Ms. Tweti has written a well-researched and informative book which reads more like a crime novel than nonfiction book. Despite the horrors portrayed, the book is very commanding and difficult to put down. I cannot more strongly recommend this book.
Tweti begins by introducing the reader to the amazing cognitive, linguistic, and emotional capacity of parrots. The book's twelve chapters explore issues like: the crisis of unwanted birds and overburdened rescue facilities, feral flocks of non-native parrots in the United States, the plight of breeder birds on typical breeding farms, bird rescue organizations, parrot poaching and the illegal parrot trade, a US Fish & Wildlife Service Special Enforcement Agent's fight against parrot smuggling, and a trip to Brazil to see parrots in the wild with conservationist Charles Munn. She progresses from discussion of captive companion and breeding birds to the threats to wild parrot populations.
"Of Parrots and People" is not exhaustive on each topic, nor is it always objective, but it presents major parrot issues in a generally engaging style. I felt that Tweti could have done more to impress her readership with parrots' intelligence, to explain why they have such great needs in captivity and would be an extraordinary loss if they were extinct in the wild. People should be thinking of these birds as dolphin or elephants, as smarter than chimpanzees, by the time they finish the book, and I don't think they are. I was annoyed repeatedly by omissions and misstatements of facts to distort some issues. This is a polemic. But "Of Parrots and People" does illuminate the problems and provide insight into aspects of the parrot trade that even parrot lovers may not know about.

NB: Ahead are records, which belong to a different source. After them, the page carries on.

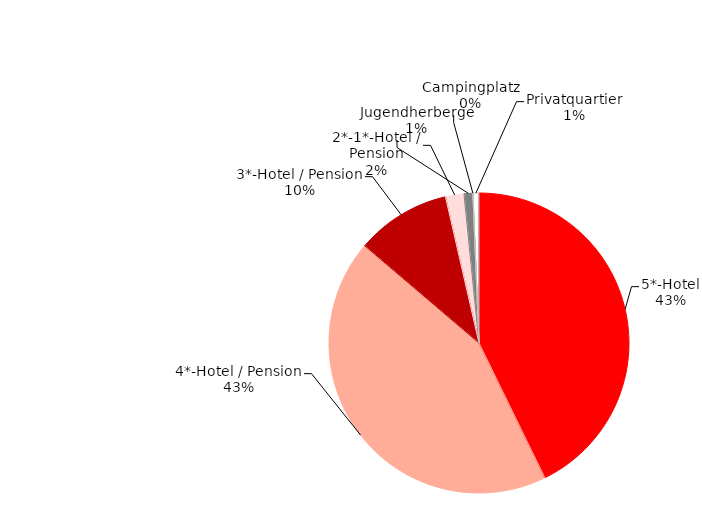
| Category | Series 0 |
|---|---|
| 5*-Hotel | 42.762 |
| 4*-Hotel / Pension | 43.463 |
| 3*-Hotel / Pension | 10.189 |
| 2*-1*-Hotel / Pension | 1.987 |
| Jugendherberge | 0.944 |
| Campingplatz | 0.003 |
| Privatquartier | 0.652 |

The book is well written and very informative, but the information is not for the faint hearted. This book details all that is wrong with the parrot world in no uncertain terms.
There are also inspiring stories of people that are truly making a difference for these wonderful creatures.
Anyone considering a parrot should read this book before going to a pet store and buying one.
I enjoyed the book, but wish I hadn't learned some of what it taught me.